Of last week’s eight relists (discussed here), two were denied today: Stroud v. Blount and Wong v. Smith, the latter over the dissent of Justice Alito (joined by the Chief and Justices Scalia). Those were both cases on their first relist. The rest all appear to have been relisted yet again, so Alderman is on its second relist (Dismuke, as noted in the comment thread, was relisted once on 10/15, probably to consider a supplemental brief that petitioner had filed, but now is probably a hold for Sykes v. United States, 10-11311, granted 9/28); Beer v. United States, Allen v. Lawhorn, Wilson v. Corcoran, and Williams v. Hobbs are all on their fourth (!) relist. (See my last post, linked above, for the questions presented.) Since my last post, the Court has called for (and received) the record on Allen v. Lawhorn.

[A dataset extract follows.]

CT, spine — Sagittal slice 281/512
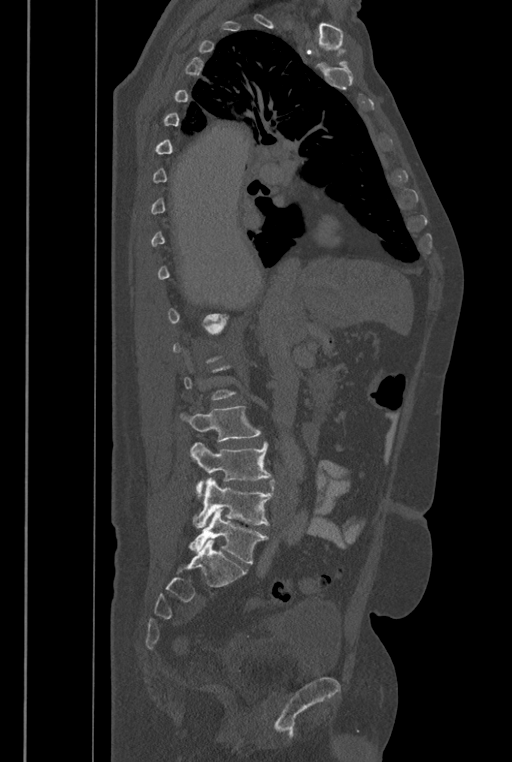

Box values are [left, top, right, bottom] in pixels.
Each vertebra is boxed only on the slices from the first to the last where its cross-section reaches a third of its largest, so a slice outside that range leaves it unboxed.
These labels give the spine a sixth lumbar vertebra, L6, below L5.
{"vertebrae":{"L3":[181,405,261,441],"L4":[189,442,271,497],"L5":[193,477,274,527],"L6":[188,508,268,563]}}

Expect to see some writing from the Court on those soon. Wilson, Allen and Williams may be candidates for summary reversal, but it’s hard to know whether they are really serious candidates without examining the pleadings.
In addition, it looks like the court relisted for the first time in at least two more cases today.
NFL v. Williams, 09-1380, CA8, which presents the question whether, when federal subject matter jurisdiction is not in question, defenses that require analysis of a collective-bargaining agreement may substantively preempt state-law claims under Section 301 of the Labor-Management Relations Act, 29 USC § 185(a), as the Seventh and Tenth Circuits have held, or whether such defenses are categorically irrelevant to preemption analysis, as the Eighth Circuit here and the Ninth Circuit have held.
Allshouse v. Pennsylvania, 09-1396, PA S.Ct., involving whether a child’s statements in an interview with a child protection agency worker investigating suspicions of past abuse are “testimonial” evidence subject to the demands of the Confrontation Clause under Crawford v. Washington, 541 U.S. 36 (2004).
Let me know if you’re aware of others.
UPDATE: Checking the docket today, I see that the Court hasn’t relisted Allshouse for the November 5 conference, although it has relisted each of the others. Looks like that case is simply being held for another case–one possibility is Michigan v. Bryant, 09-150, although I think there may be another case kicking around.